Der Kaiserschnitt
Früher verliefen schwere geburtshilfliche Operationen für die Mutter,
das Kind oder beide fast immer tödlich. Hatte die Gebärende ein zu
enges Becken, konnte sie mit dem Leben abschließen, obwohl man seit
Jahrhunderten den heute lebensrettenden Kaiserschnitt kannte.
Man wendete ihn früher nur an der bereits verstorbenen Mutter an, um
auf diese Weise zu versuchen, wenigstens das Kind zu retten.
Die Bezeichnung »Kaiserschnitt« soll angeblich mit der Geburt des
Kaisers Julius Cäsar (110—44 v.Chr.) zusammenhängen. Aber schon der
ältere Plinius weist darauf hin, dass der erste der Cäsaren nach dem
aufgeschnittenen Leib seiner Mutter benannt wurde (»caesus« =
»aufgeschnitten«). Das es sich um Gajus Julius Cäsar gehandelt hat, ist
aber unwahrscheinlich, weil dessen Mutter zur Zeit des galischen
Feldzuges noch gelebt hat und eine Schnittentbindung an der Lebenden in
jener Zeit nahezu ausgeschlossen werden kann.
Im 18. Jahrhundert wagte man bereits mehrfach den Kaiserschnitt an der
Lebenden.
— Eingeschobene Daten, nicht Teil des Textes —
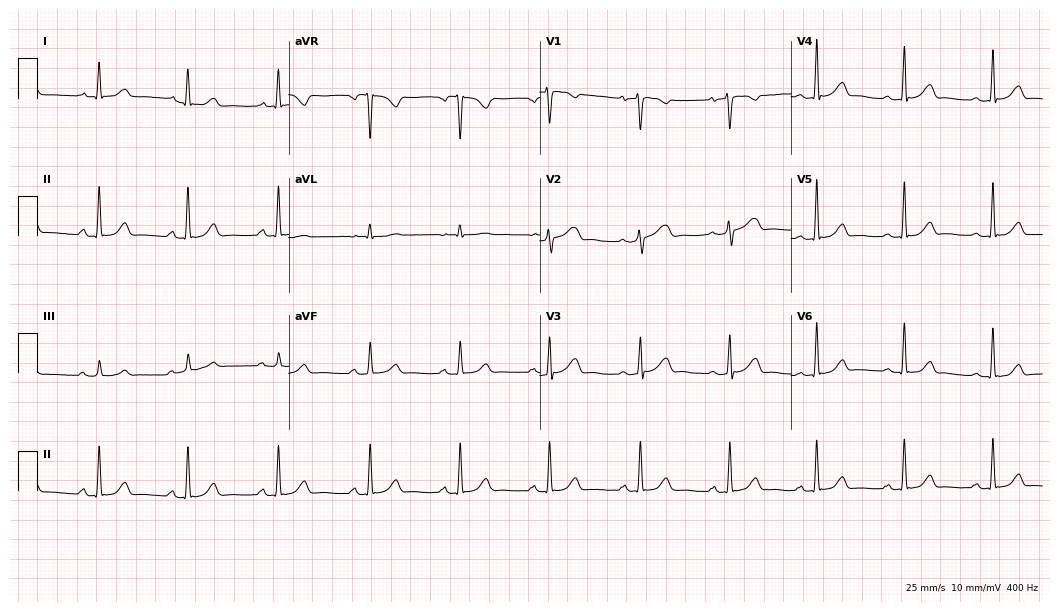
ECG — a 41-year-old woman. Labelled as a normal ECG.

Allerdings konnte man von statistisch guten Ergebnissen auch
im 18. Jahrhundert noch nicht sprechen. Die Erfolgsquoten lagen nur bei
50%, und das blieb auch zu Beginn des 19. Jahrhunderts so.
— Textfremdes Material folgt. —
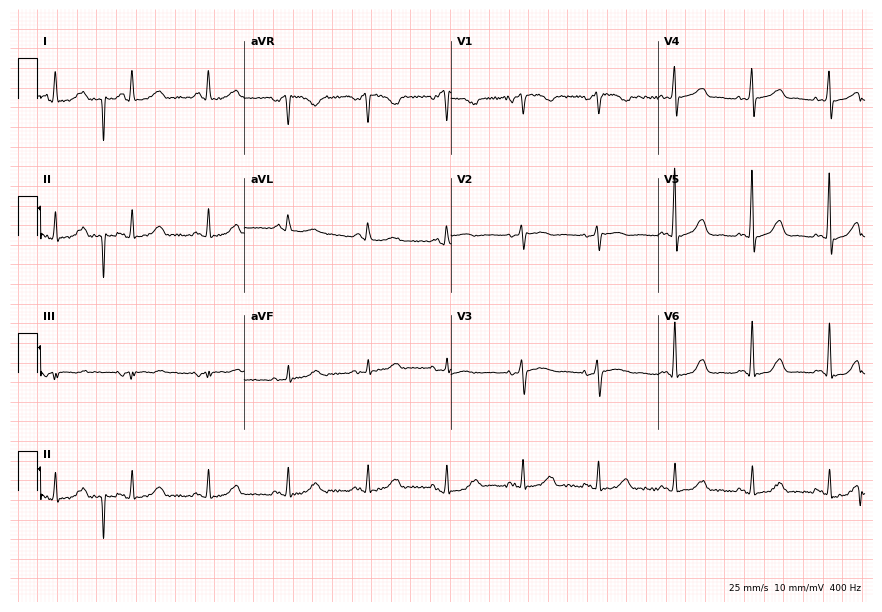
Standard 12-lead ECG recorded from a 71-year-old female patient. Read as a normal ECG.

Heute, am Anfang des 21. Jahrhunderts, geraten Ärzte und Patienten in
Gefahr, leichtsinnig zu werden und sich auch dann zu einem
Kaiserschnitt zu entschließen, wenn keine gewissenhafte
Indikationsstellung vorliegt. Nach heutigen medizinstatistischen
Ergebnissen kommt schon jedes zehnte Kind auf diese Art zur Welt, eine
Situation, die selbst den Kliniken weder notwendig noch wünschenswert
erscheint.
Der jüngste Trend zur »natürlichen Geburt« beinhaltet auch die Abkehr
von einem »unnötigen« Kaiserschnitt, etwa aus modischen, kosmetischen
oder zeitlichen Gründen. Der »vorschnelle Griff zum Messer« mag
manchmal verlockend sein, gefährdet jedoch Mutter und Kind, nicht
allein aus physischen, sondern auch aus psychischen Gründen.